Records from a dataset
BEGIN

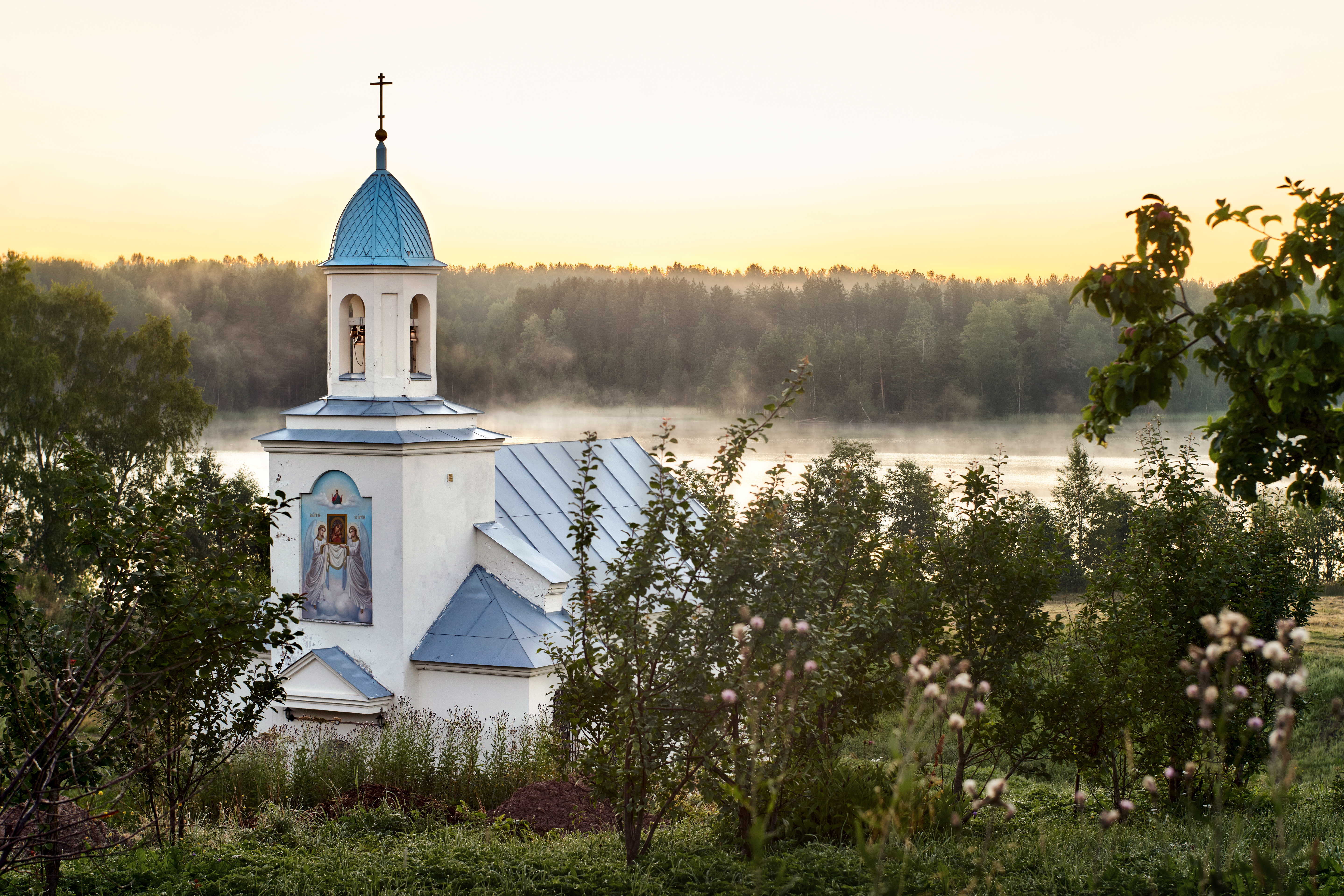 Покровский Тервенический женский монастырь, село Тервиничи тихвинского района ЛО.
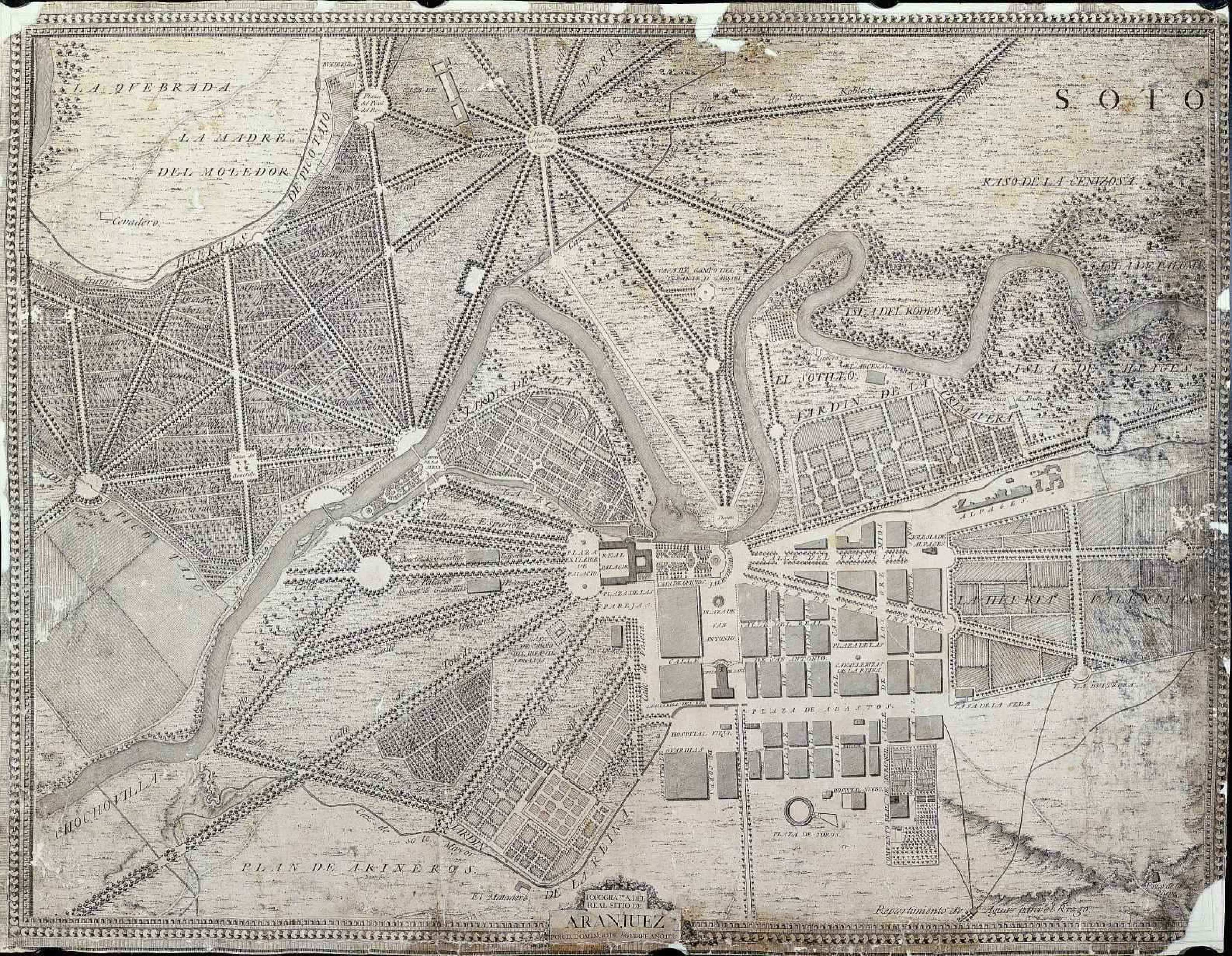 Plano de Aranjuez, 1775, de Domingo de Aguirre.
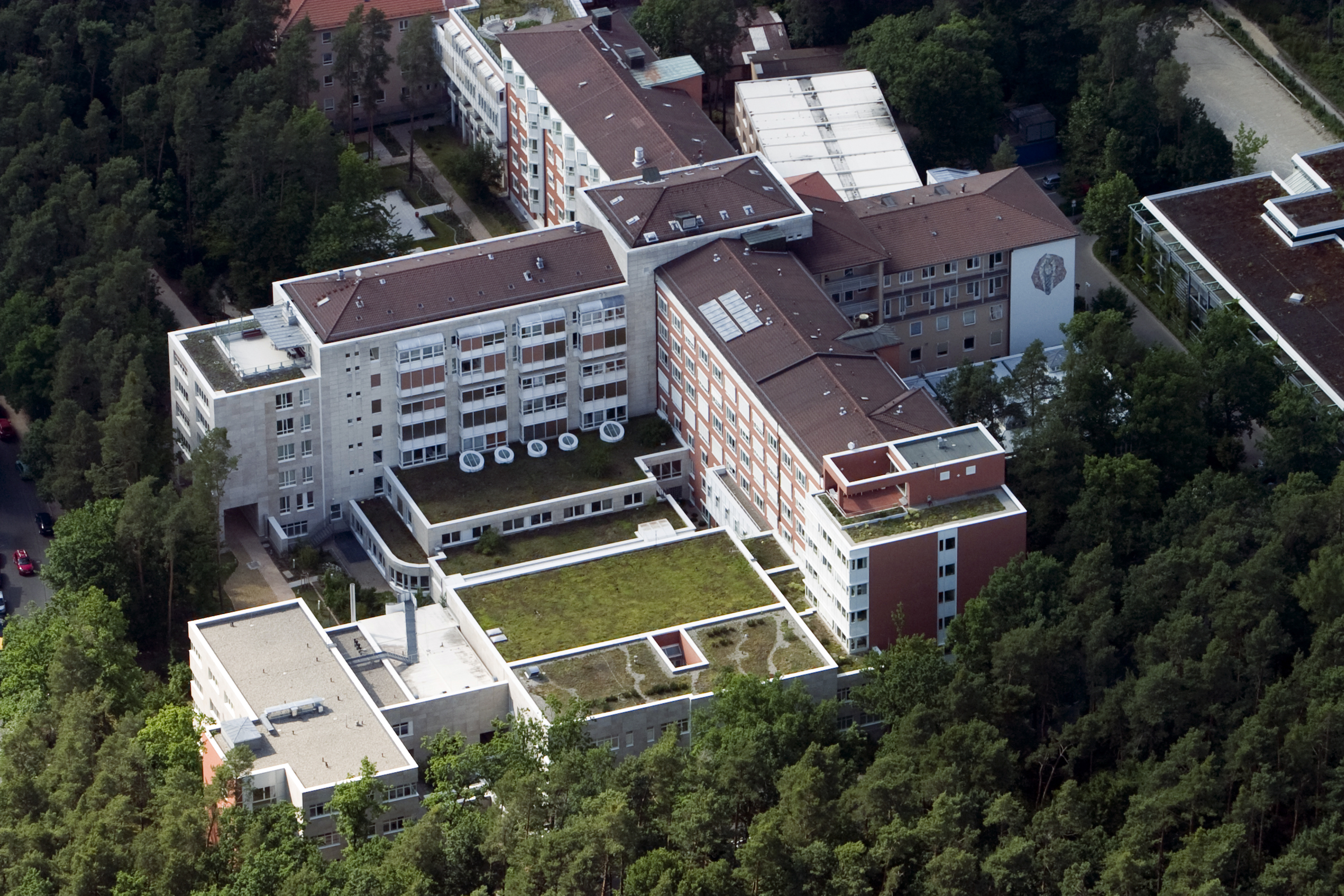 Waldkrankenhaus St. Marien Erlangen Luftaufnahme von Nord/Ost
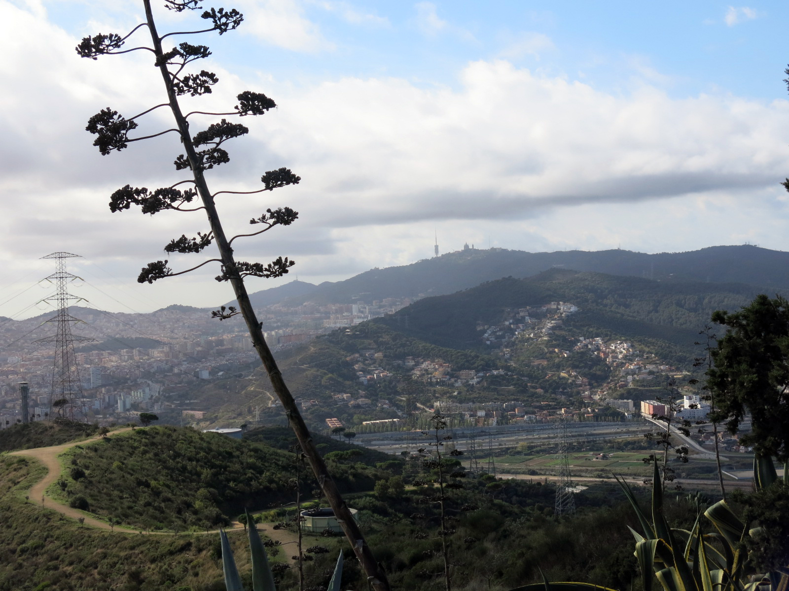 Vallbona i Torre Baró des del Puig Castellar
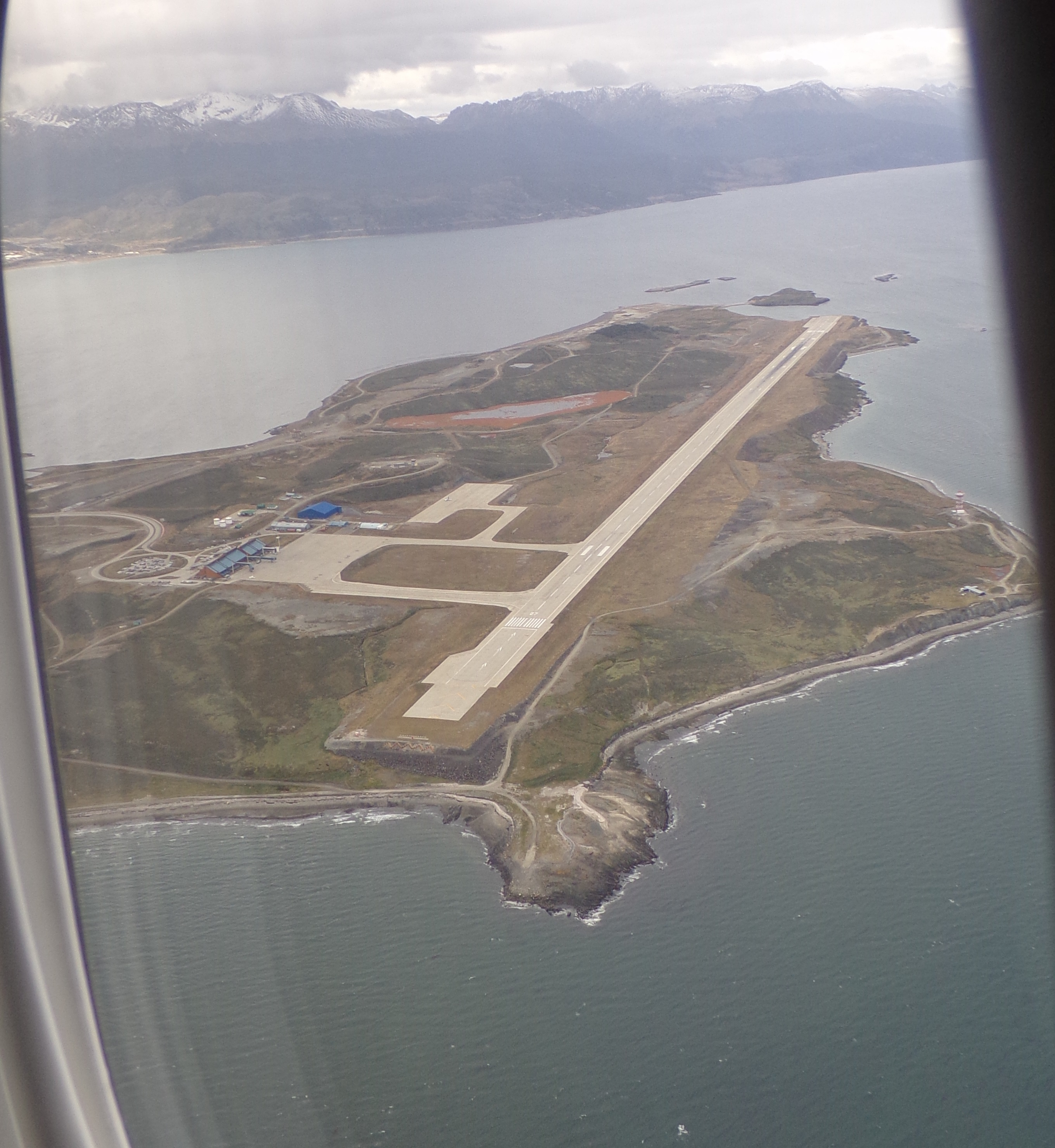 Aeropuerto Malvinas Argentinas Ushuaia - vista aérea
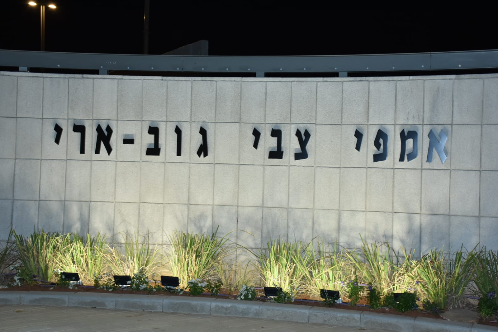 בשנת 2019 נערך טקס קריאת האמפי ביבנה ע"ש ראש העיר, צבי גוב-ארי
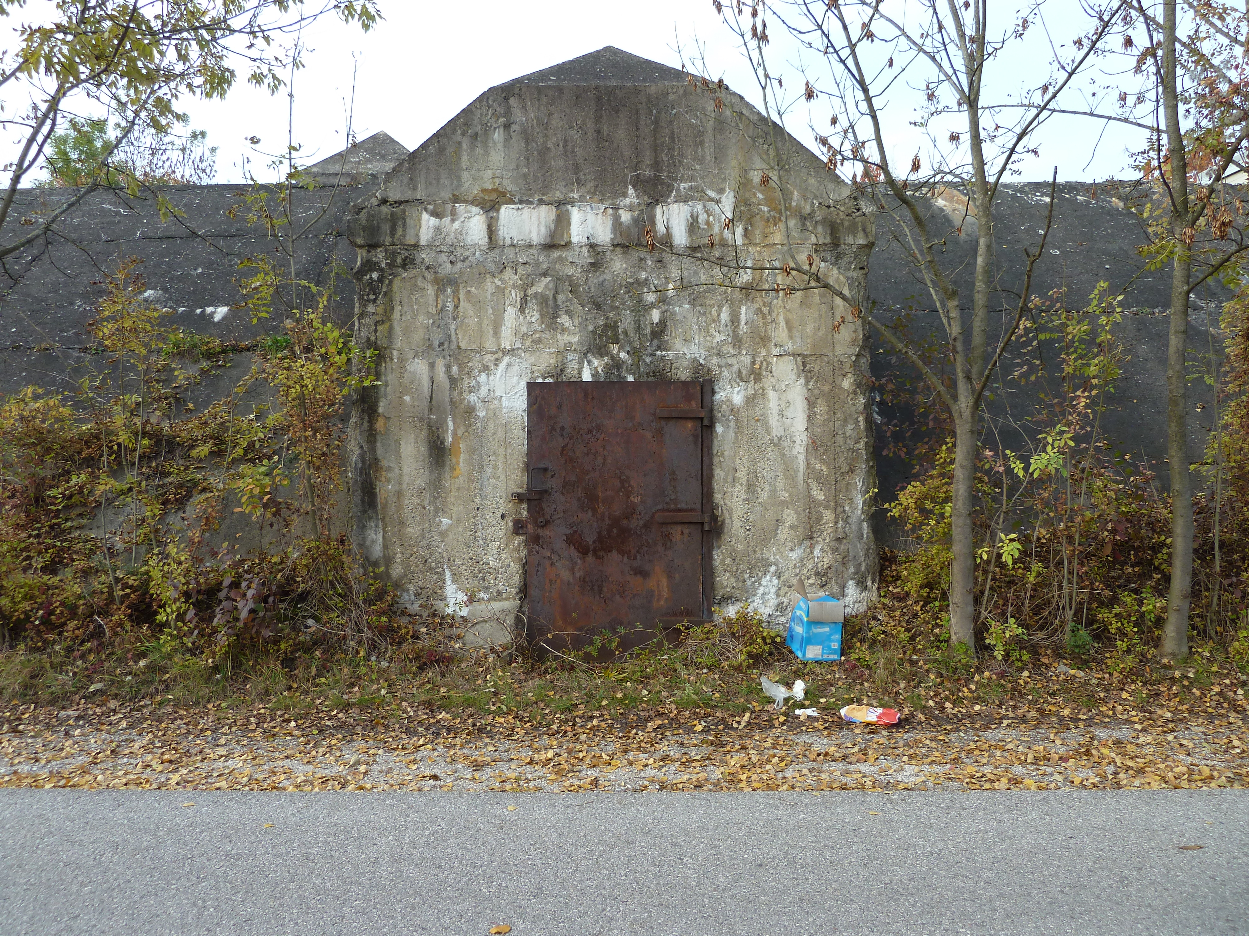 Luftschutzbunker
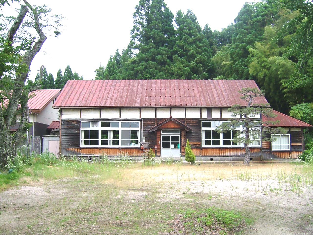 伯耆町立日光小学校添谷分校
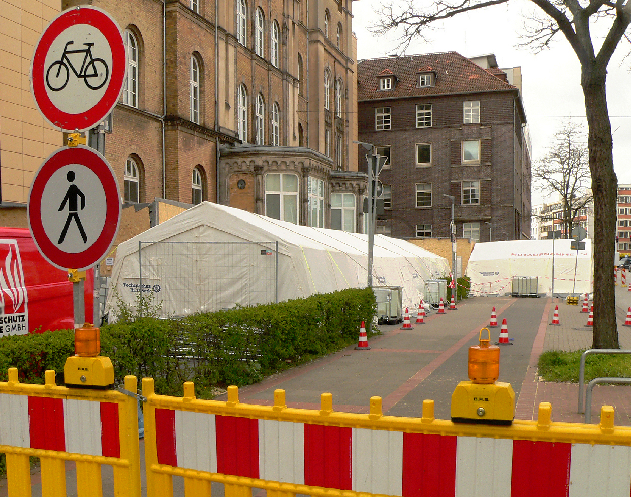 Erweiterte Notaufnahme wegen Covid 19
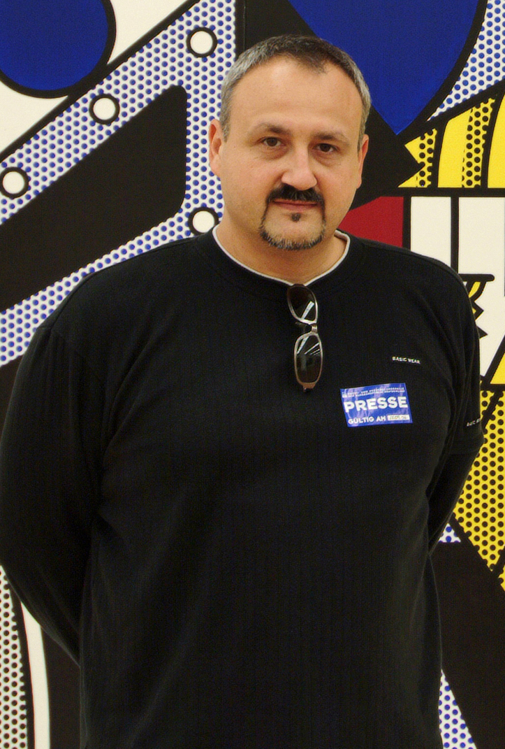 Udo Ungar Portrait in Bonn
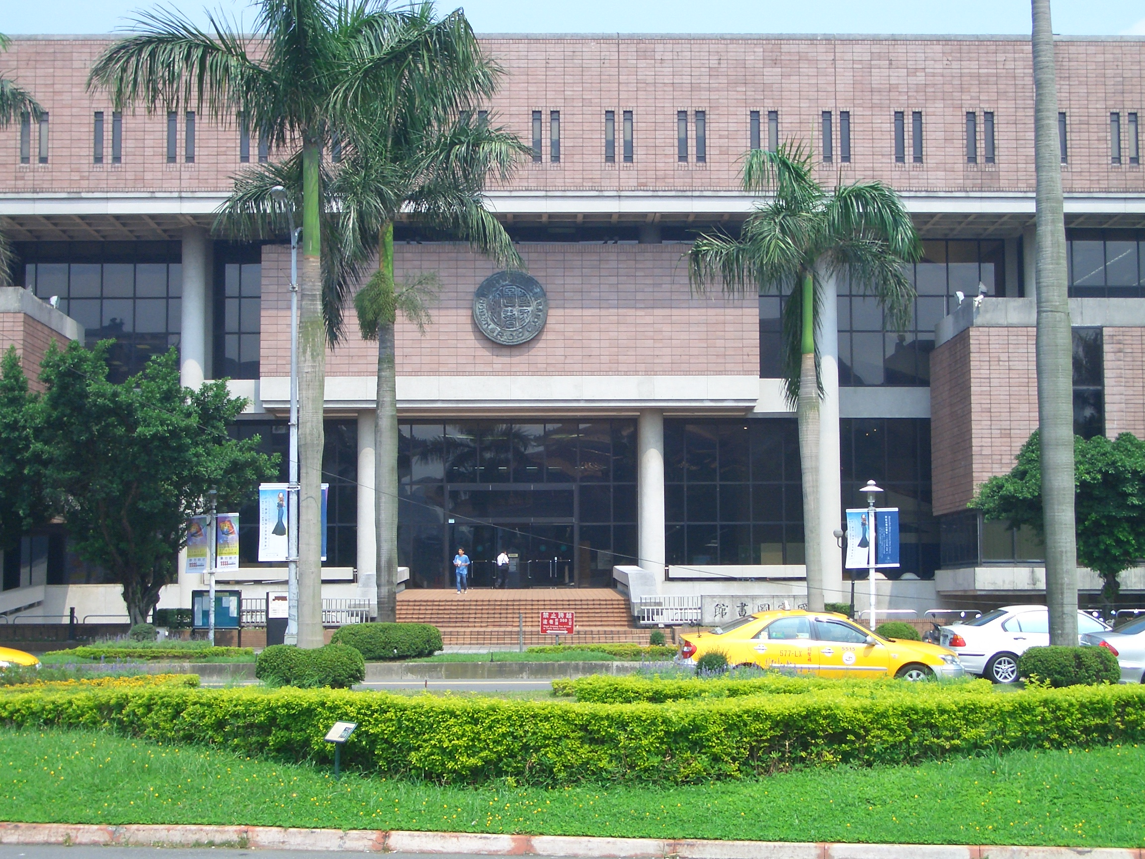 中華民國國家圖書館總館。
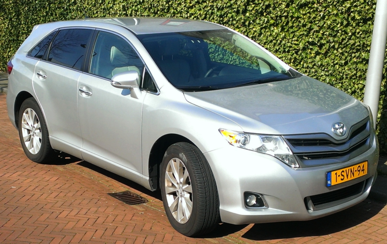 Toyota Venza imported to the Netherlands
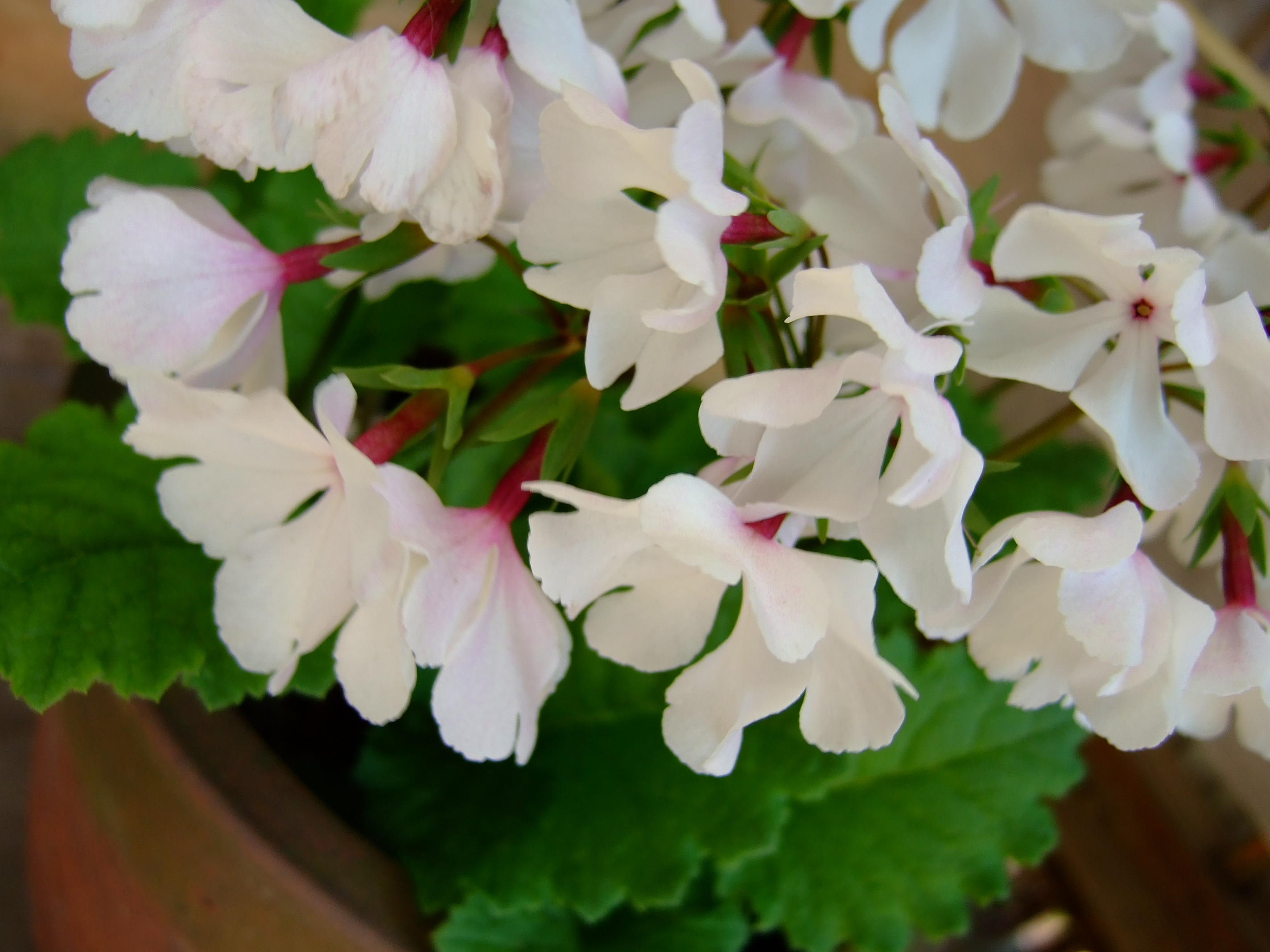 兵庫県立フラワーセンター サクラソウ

END

WHAT IS EXPECTED: From the line with "Toyota Venza imported to the Netherlands" to the last line above, restate each line word for word, but skip the pictures.

RESPONSE TO THIS EXERCISE:
 Toyota Venza imported to the Netherlands
 兵庫県立フラワーセンター サクラソウ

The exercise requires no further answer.